Selasa, 15 Maret 2011

Ahmadiah dan Pluralitas Beragama (Toleransi Beragama)

Sesungguhnya agama (yang diridhai) disisi Allah hanyalah Islam. tiada berselisih orang-orang yang telah diberi Al Kitab, kecuali sesudah datang pengetahuan kepada mereka, karena kedengkian (yang ada) di antara mereka. barangsiapa yang kafir terhadap ayat-ayat Allah maka sesungguhnya Allah sangat cepat hisab-Nya.
(QS Ali’Imran [3]:19)

Ahmadiah dan Mirza Ghulam Ahmad:
Ahmadiyah Adalah agama yang diyakini oleh para pengikutnya dikenal juga dengan nama Qadianiyah atau Mirzaiyah, beranggapan bahwa ajarannya adalah berdasarkan pada ajaran Islam yang benar di dirikan oleh seorang Qadiyan yang mengaku dirinya Nabi, bernama Mirza Ghulam Ahmad pada tanggal 23 Maret 1889 (Azar), disebuah kota yang bernama Ludhiana di Punjab, India.
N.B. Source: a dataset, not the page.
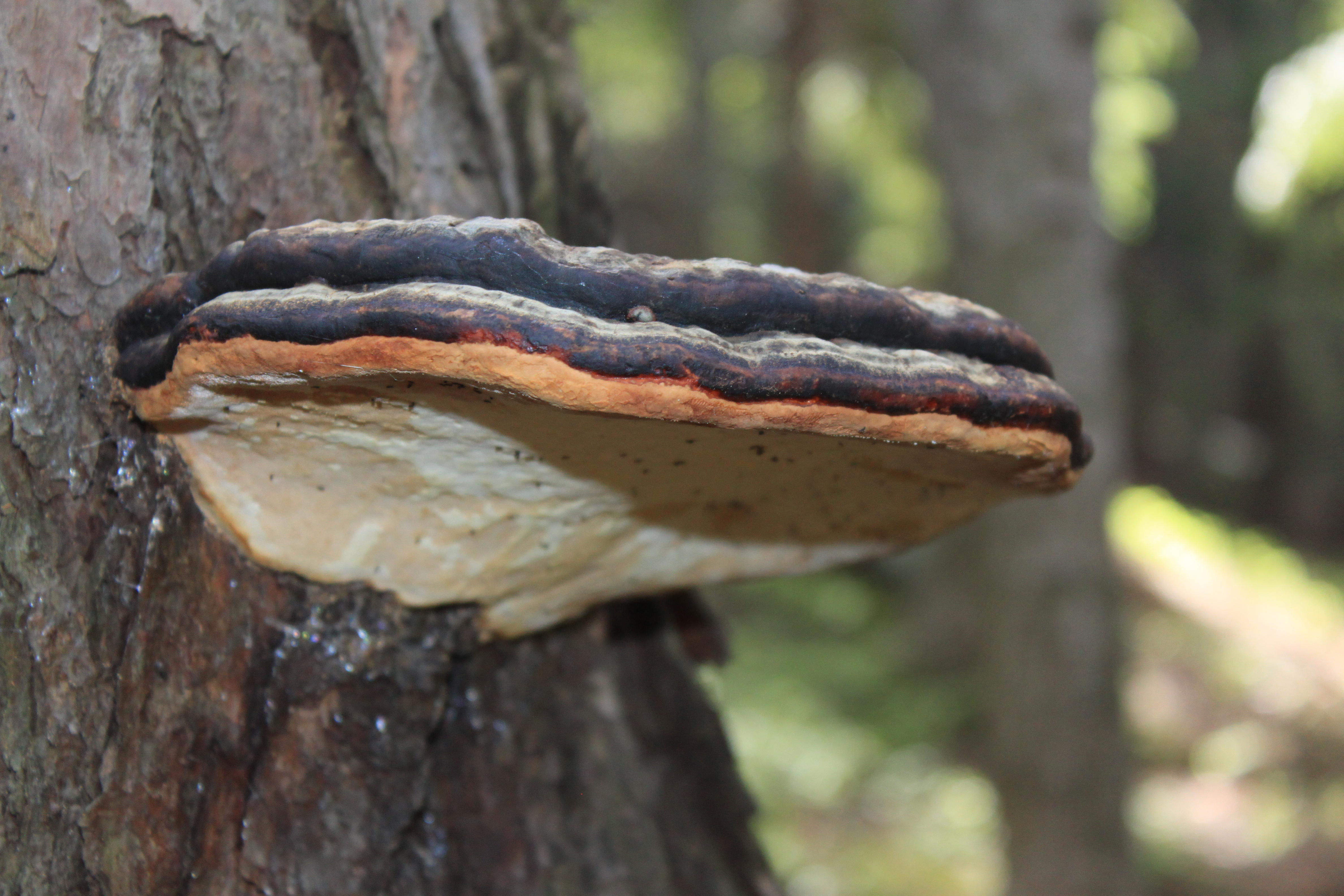 Ein Rotrandiger Baumschwamm (Fomitopsis pinicola), gut erkennbar seine beiden Wachstumsphasen
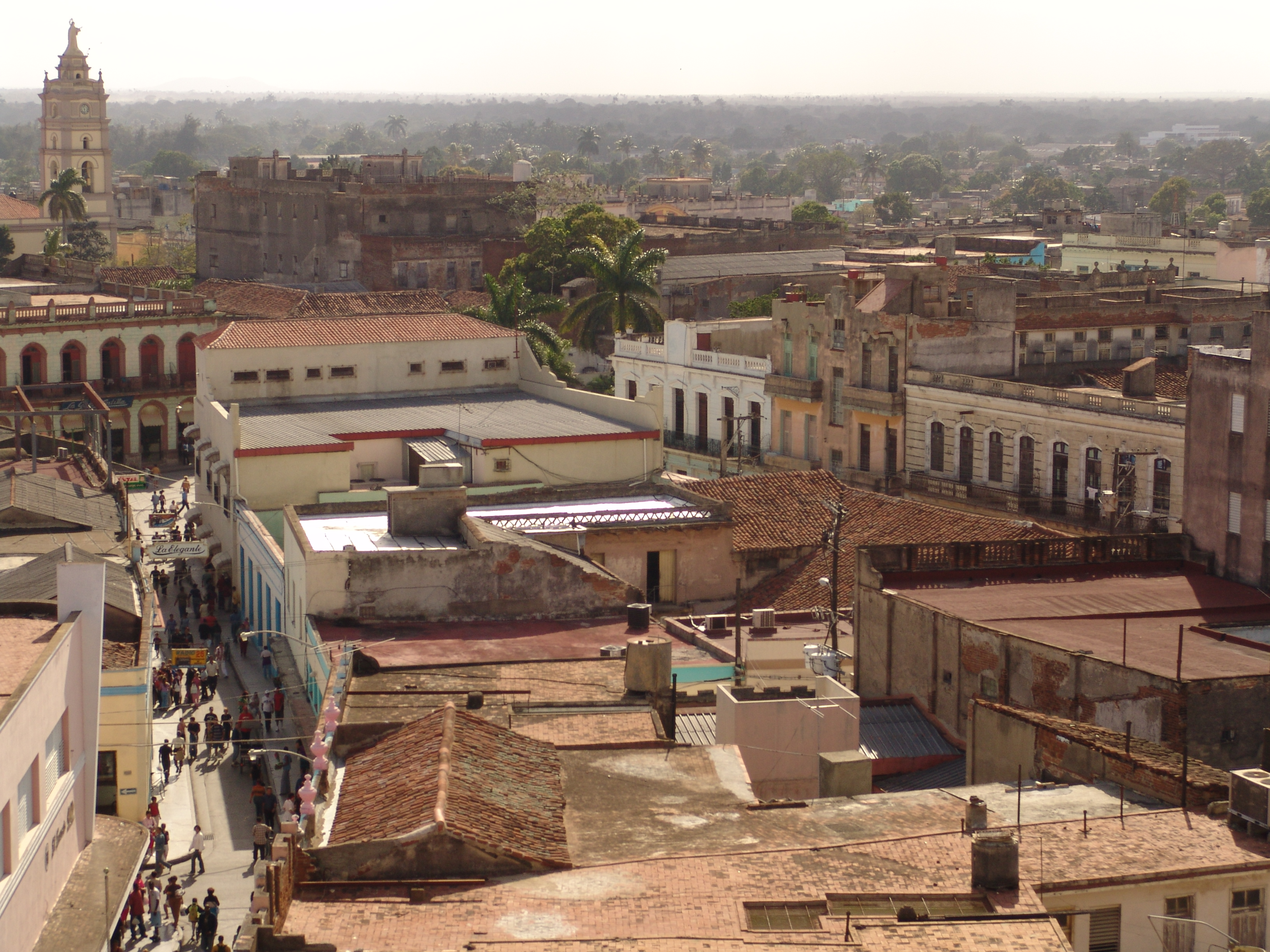 Calle Maceo de Camagüey. Rooftops of Camagüey and Maceo street. I took the picture.

Negeri ini oleh orang-orang Ahmadi disebut “Darul Bai’at”, berpegang teguh pada kitab suci mereka yakni tadzkirah. Tujuan para penganut Ahmadiyah adalah mengajak orang-orang Islam untuk membenarkan pengakuan Mirza Ghulam Ahmad Al-Qadiyani bahwa dialah yang dijanjikan, dan dia juga Al-Mahdy (yang ditunggu-tunggu) yang kedatangannya akan terjadi di akhir zaman.
Pemahaman beragama kerapkali menjadi jurang pemisah antara manusia dan manusia bahkan Islam dan Islam yang berwarna-warni, seyogyanya pemahaman pada agama adalah proses ritualisasi penghambaan seorang hamba kepada Tuhannya baik di dunia hingga pertanggungjawabannya di akhirat yang mana berimplementasi terhadap ciptaan Tuhan yang bertebaran di alam semesta ini, yakni menghargai sesama dan menerima berbagai macam perbedaan yang ada, namun pemahaman terhadap kemanusiaan ini justru acapkali diabaikan oleh segelintir orang dengan arogansi keberagamaannya.
Ahmadiah terlahir dengan keyakinan yang dibawa oleh Mirza Ghulam Ahmad yang meyakini dirinya adalah Nabi akhir zaman terlepas dari ketentuan Allah dalam al-Quran bahwa agama yang di ridhoi Nya(diterimaNya) adalah Islam yang diturunkan kepada Nabi Muhammad SAW, sebagai “khatamul anbiya” Nabi akhir zaman.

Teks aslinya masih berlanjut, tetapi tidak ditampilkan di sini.